國營工廠要不是生意不景氣,宣布破産倒閉,這些工人何至于進私人工廠受盡屈辱?
“你兄弟那是什麽工廠?老闆叫什麽名字?”
丁易辰随口一問。
在南城跑業務這麽久,幾乎所有的大小企業他都打過交道。
說不定還會是自己認識的老闆呢?
“一家襪子廠,規模不大,小工廠,聽說老闆是個社會人,叫什麽烏七八糟。”
“什麽烏七八糟?”丁易辰沒明白。
“大名好像叫巫齊,廠裏工人私下喊他烏七八糟。”
“巫齊?”
難道是胡海奎的那個手下?
之前到自己廠裏縱火,被和平公安分局抓走的巫齊?
“你可能不認識,他可是奎爺的手下,工人們對他敢怒不敢言,從來不敢向他讨薪。”
“果然是他。”
丁易辰自語道。
“小丁老闆,你說什麽?”
“沒什麽,你放心,你兄弟的錢一定能拿到。”
“真的?”
“真的。”
“你認識那個老闆?”
“認識,還很熟。”
胖老闆欣喜道:“哎呀!那真是太好了,那可是我兄弟的血汗錢呐!”
“到時候巫齊不但得發那五個月的工錢給你兄弟,還得把這個月的也發了。”
“你可真是大好人呐,我兄弟沒有拿到錢連回家的路費都沒有。”
“胖哥,你放心去告訴你兄弟,讓他安心等兩天。”
“好好,我這就回去告訴他。”
送走了胖老闆,秦珊靈走過來問道:“丁易辰,你真的能幫胖老闆親戚的錢要回來?”
“嗯,真的。
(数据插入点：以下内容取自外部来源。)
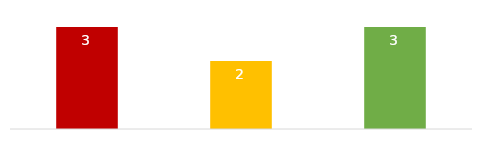
| Category | Series 0 | Series 1 |
|---|---|---|
| Experied | 3 | 0 |
| Neer to Expire | 2 | 0 |
| Valid | 3 | 0 |

”
“你好厲害啊你!”
秦珊靈一臉崇拜。
對丁易辰的敬佩由來已久,從救她那天就有了。
她癡癡地看着他剛毅的臉,突然扭開頭抿嘴笑。
“你笑什麽?”他不明所以。
“沒笑什麽,反正就覺得你太厲害了。”
“我厲害什麽?都是在艱難地讨生活。”
丁易辰說完,指着還沒有挂起來的衣服道:“咱們趕緊挂衣服吧,馬上就要開業了。”
“好。”
秦珊靈手腳麻利地從大包裏把女裝,都倒在地上鋪的塑料布上。
這樣要找同款就簡單多了。
“丁易辰,我有個請求可以嗎?”她邊整理衣服邊問。
“好,你問。”
“你還有錢嗎?”
丁易辰一愣,“你問這個做什麽?”
“我的意思,如果你還有錢就先借我一點,我買台縫紉機,再買台鎖邊機。”
“買縫紉機和鎖邊機做什麽?”
縫紉機他認得,鎖邊機還是第一次聽說。
“有時候一些顧客會看中一件衣服,可是尺寸又不一定很适合她,咱們有縫紉機和鎖邊機的話,我就可以幫着改改。”
見丁易辰盯着自己不說話,秦珊靈以爲他不同意。
于是努力說服他,“而且,有了縫紉機和鎖邊機,我還可以接一些衣服幫人修改,可以收工錢。”
“秦珊靈,我覺得你這個建議太好了!”
丁易辰笑容燦爛。
“你、你同意了?”
“當然,這麽好的建議我爲什麽不同意?”
“可是,你到底有沒有錢?”
“這事你就别管了,我會想辦法。”
秦珊靈很感動,她連連道謝。
丁易辰打趣道:“你一直謝我做什麽?縫紉機可不是爲你個人買的。”
“我知道,這是爲店裏買的,是你的。”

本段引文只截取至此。